Table 6-1. Methods for retrieving a resource (all methods return a Promise object)
Function Description

d3.text( url, init )

Fetches the specified resource and treats it as UTF-8 decoded string. a

d3.json( url, init )

Fetches the specified resource and parses it as JSON into an object. a

d3.dsv( delimiter, url, init, converter )

Takes a delimiter (such as ",") and a URL as required parameters. Fetches the specified resource, which must include a descriptive header line, and parses it as delimiter-separated values; the result will be an array of objects. An optional conversion function may be specified as the last parameter.

d3.csv( url, init, converter )

Fetches the specified resource, which must include a descriptive header line, and parses it as comma-separated values; the result will be an array of objects. An optional conversion function may be specified as the last parameter.

d3.tsv( url, init, converter )

Fetches the specified resource, which must include a descriptive header line, and parses it as tab-separated values; the result will be an array of objects. An optional conversion function may be specified as the last parameter.

d3.html( url, init )

Fetches the specified resource and parses it into an HTMLDocument element.

d3.svg( url, init )

Fetches the specified resource and parses it into an SVGDocument element.

d3.xml( url, init )

Fetches the specified resource and parses it into a Document element.

d3.image( url, init )

Fetches the specified resource and parses it into an HTMLImageElement element.

d3.blob( url, init )

Fetches the specified resource and treats it as a Blob object.a

d3.buffer( url, init )

Fetches the specified resource and treats it as an ArrayBuffer object.a

a This function replicates part of the Fetch API.

Examples

Let’s consider a few examples. Assuming that you have a simple JSON file, like this one:

{ "val": 5, "txt": "Hello" }

then you can read it (and access its properties) like so:

d3.json("simple.json").then(res=>console.log(res.val,res.txt));

JSON parsers are picky; make sure your JSON is correctly formed! (In particular, JSON property keys must be double-quoted strings, in marked contrast to the syntax for JavaScript object initializers.)
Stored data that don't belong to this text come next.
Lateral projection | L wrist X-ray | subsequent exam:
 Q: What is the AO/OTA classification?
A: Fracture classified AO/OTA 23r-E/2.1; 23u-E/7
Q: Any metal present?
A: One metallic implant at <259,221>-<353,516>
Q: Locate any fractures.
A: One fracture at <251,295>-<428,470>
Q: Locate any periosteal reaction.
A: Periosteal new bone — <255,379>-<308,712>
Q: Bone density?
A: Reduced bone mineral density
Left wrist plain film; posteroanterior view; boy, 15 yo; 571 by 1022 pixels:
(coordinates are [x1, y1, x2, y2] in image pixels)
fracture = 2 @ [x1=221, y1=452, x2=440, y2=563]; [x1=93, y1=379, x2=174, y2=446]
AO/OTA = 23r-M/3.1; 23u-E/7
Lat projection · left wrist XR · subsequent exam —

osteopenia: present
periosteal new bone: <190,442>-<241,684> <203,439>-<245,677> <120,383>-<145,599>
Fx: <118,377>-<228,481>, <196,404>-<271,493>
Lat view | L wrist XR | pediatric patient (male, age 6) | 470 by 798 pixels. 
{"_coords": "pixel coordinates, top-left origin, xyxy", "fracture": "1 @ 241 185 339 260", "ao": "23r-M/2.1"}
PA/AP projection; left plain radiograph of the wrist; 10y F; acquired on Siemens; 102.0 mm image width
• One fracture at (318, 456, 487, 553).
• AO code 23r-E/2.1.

It is also easy to fetch a bitmap image and attach it to the document (or page):

d3.image( "image.jpg" ).then( function(res) {
    d3.select( "#figure" ).append( () => res ) } );

This code assumes that the page contains a placeholder with an appropriate id attribute (for example, <div id="figure">...</div>). Note the argument to the append() function: it is a function, taking no arguments, and returning the result of the fetch! The reason for this roundabout route is that append() can handle either a string or a function returning a node, but not a node by itself. The result of the fetch is a node, hence it is necessary to “wrap it into a function” like this.
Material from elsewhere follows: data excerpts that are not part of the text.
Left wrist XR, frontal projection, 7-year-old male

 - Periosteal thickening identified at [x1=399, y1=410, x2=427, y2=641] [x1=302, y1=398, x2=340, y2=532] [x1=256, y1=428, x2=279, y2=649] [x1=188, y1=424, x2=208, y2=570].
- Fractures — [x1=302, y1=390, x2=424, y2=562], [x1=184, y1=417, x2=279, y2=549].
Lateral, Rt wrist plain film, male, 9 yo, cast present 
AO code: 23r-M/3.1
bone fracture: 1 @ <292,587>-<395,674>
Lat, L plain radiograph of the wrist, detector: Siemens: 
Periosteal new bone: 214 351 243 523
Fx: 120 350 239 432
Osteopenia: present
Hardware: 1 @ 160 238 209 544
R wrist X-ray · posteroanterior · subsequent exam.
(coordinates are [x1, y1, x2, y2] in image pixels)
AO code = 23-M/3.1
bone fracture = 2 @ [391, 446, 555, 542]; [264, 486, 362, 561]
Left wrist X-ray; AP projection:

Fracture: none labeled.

Finally, let’s assume that you have an SVG file, for example, containing the definition of a symbol that you would like to reuse:

<svg xmlns="http://www.w3.org/2000/svg"
     xmlns:svg="http://www.w3.org/2000/svg">
  <defs>
    <g id="heart">
      <path d="M0 -3 A3 6.6 -35 1 0 0 6 A3 6.6 35 1 0 0 -3Z" />
    </g>
  </defs>
</svg>

You can insert the <defs> section into the current document and use the defined symbol like this:

d3.svg( "heart.svg" ).then( function(res) {
    d3.select("svg").insert( ()=>res.firstChild,":first-child");
    d3.select("svg").append( "use" ).attr( "href", "#heart" )
        .attr( "transform", "translate(100,100) scale(2)" );
} );

Again, note how the result of the fetch is “wrapped into a function.” In this snippet, res is a DOM SVGDocument instance (not a D3 data type), hence you must use the native DOM API to extract the <defs> element (the first and only child of this SVG document).

The external SVG file in this example contains declarations for XML namespaces. We have not worried about XML namespaces so far (because D3 for the most part takes care of them for us). Here, they are required, because otherwise the SVG parser will not work correctly.
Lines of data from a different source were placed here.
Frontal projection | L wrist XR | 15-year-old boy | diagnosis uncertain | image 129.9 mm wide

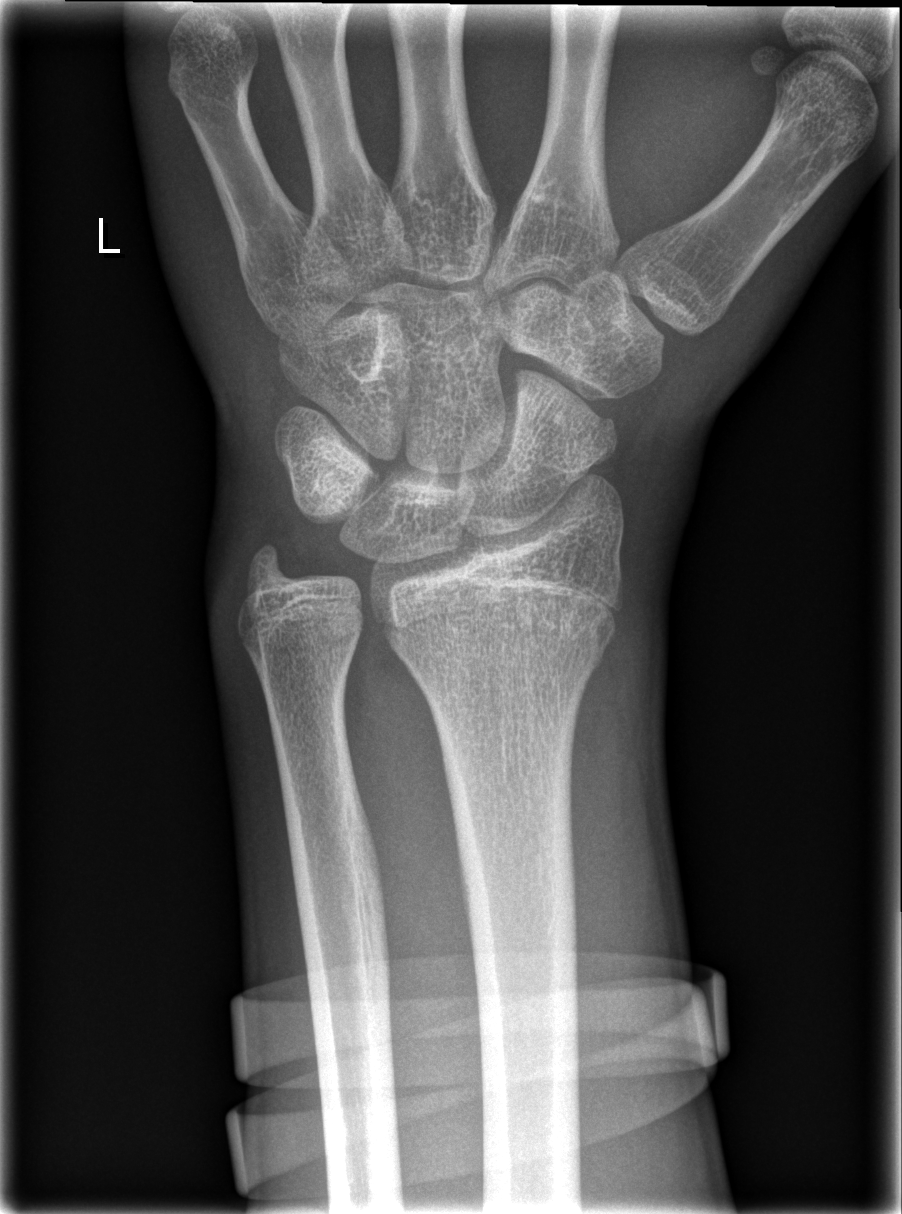 {"_coords": "bounding boxes in image-pixel xyxy", "boneanomaly": "1 @ [x1=585, y1=399, x2=622, y2=473]", "fracture": "1 @ [x1=403, y1=629, x2=613, y2=699]", "ao": "23r-M/2.1"}
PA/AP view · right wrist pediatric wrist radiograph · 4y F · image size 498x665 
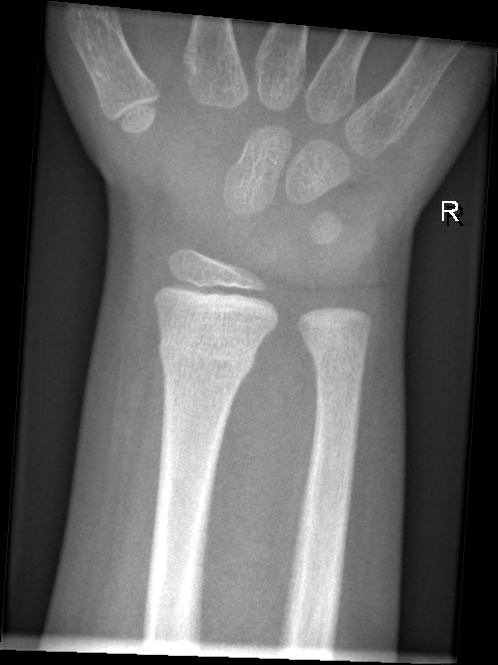
• AO/OTA classification: 23-M/2.1.
• Fx identified at [156, 329, 259, 382] [299, 323, 373, 374].
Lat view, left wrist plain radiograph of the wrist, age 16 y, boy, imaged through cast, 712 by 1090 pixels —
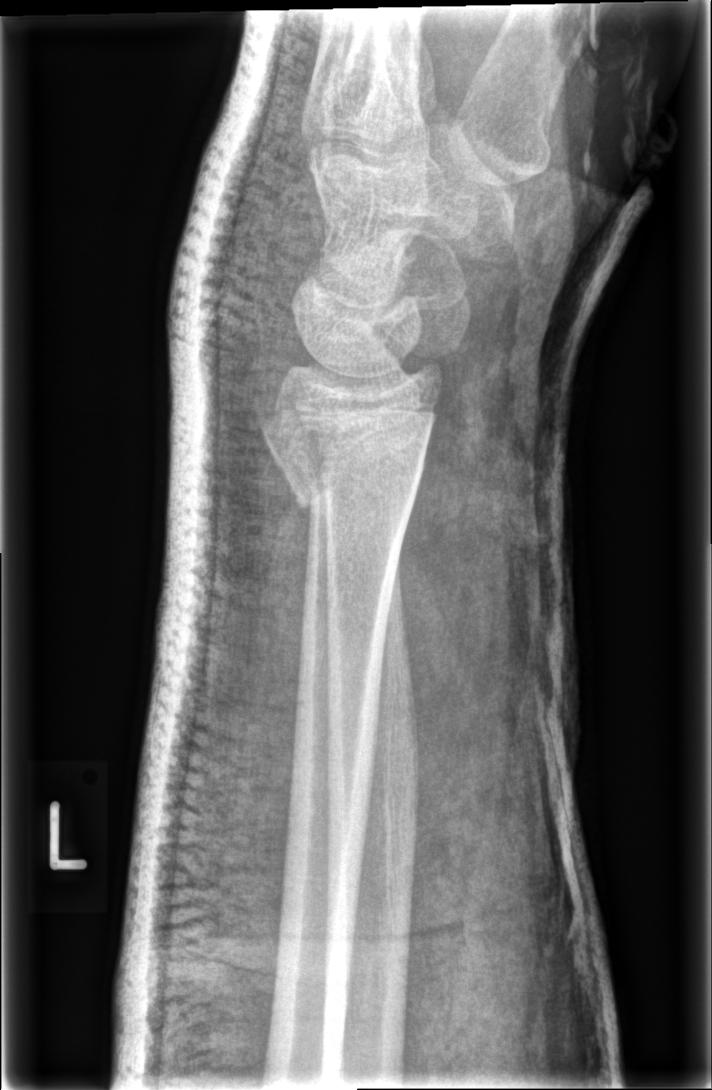 {"_coords": "pixel coordinates, top-left origin, xyxy", "fracture": "<253,401>-<430,508>", "ao": "23r-M/3.1; 23u-E/7"}
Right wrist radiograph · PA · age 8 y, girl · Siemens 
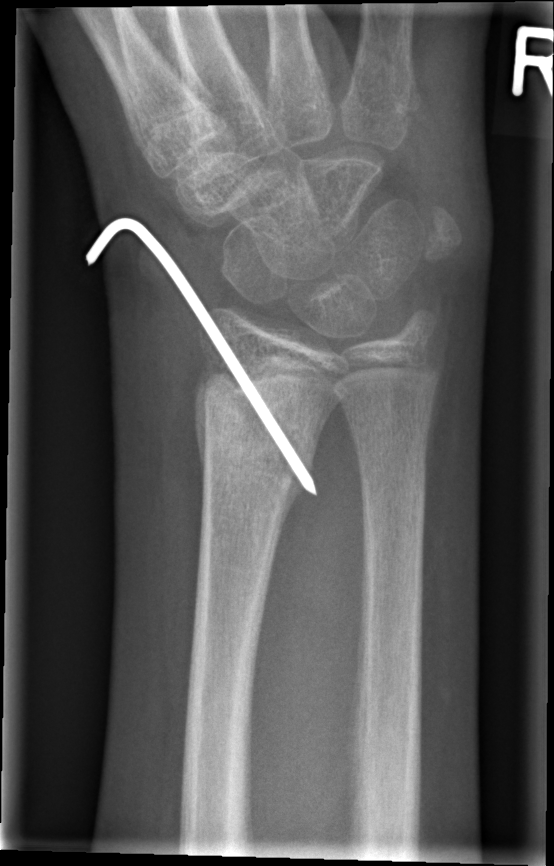

Metallic implant: (82, 206, 327, 505). Reduced bone mineral density. One fracture at (190, 381, 335, 510). AO/OTA classification: 23r-E/2.1. Periosteal thickening identified at (193, 384, 207, 496).

Controlling Fetches with the RequestInit Object

Most of the time, the functions in Table 6-1 just work without any further tweaking. But the simplicity and convenience of the API hides underlying complexity (and sometimes obstructs proper diagnosis if something goes wrong). The means to control aspects of the remote communication is the RequestInit object that all functions in Table 6-1 accept as an optional parameter.2

Caching

Browsers may cache resources fetched from a remote location, with the consequence that changes to the remote resource will not become visible in the browser. In particular during development, this can become a major nuisance! A simple way to prevent all browser caching of a remote resource is to set the cache property to no-store:

d3.svg( "heart.svg", { cache: "no-store" } ).then( ... );

While good practice during development, preventing browser-side caching is wasteful when used in production. The details of resource caching can be complex; you may want to check the appropriate reference.3

Third-party resources and CORS

When attempting to load resources using the Fetch API from third-party websites, you may occasionally encounter strange failures and permission issues. The browser refuses to complete the request when made from within the JavaScript runtime—even though the resource may be readily available using a command-line tool or even by pointing the browser itself to the URL. The cause is likely to be the browser’s same-origin policy and the cross-origin resource sharing (CORS) mechanism, which limit JavaScript access to third-party resources.4

The CORS protocol is strange in the way it splits responsibility between browser and server (under certain conditions, the server will send the requested resource to the browser, but the browser will refuse to make it accessible to its own JavaScript runtime!), and browsers differ in the CORS policy they implement. The mode property of the RequestInit object contains additional information.5

CORS relies on an interplay between browser and server. In particular, the server must be configured to send the appropriate header information. If it isn’t, there is nothing you can do. You will have to download the required resource separately and serve it from your own server, or access the resource through a proxy server.

Writing a file

Occasionally, it is necessary to write a file—for example, to save a graph as an SVG file. That is not easy, though, because the local filesystem is not accessible from within JavaScript. It is, however, possible to upload a file (or any data, for that matter) to a server. Example 6-1 shows how this can be accomplished. (A very similar function was used to capture the graphs for this book.)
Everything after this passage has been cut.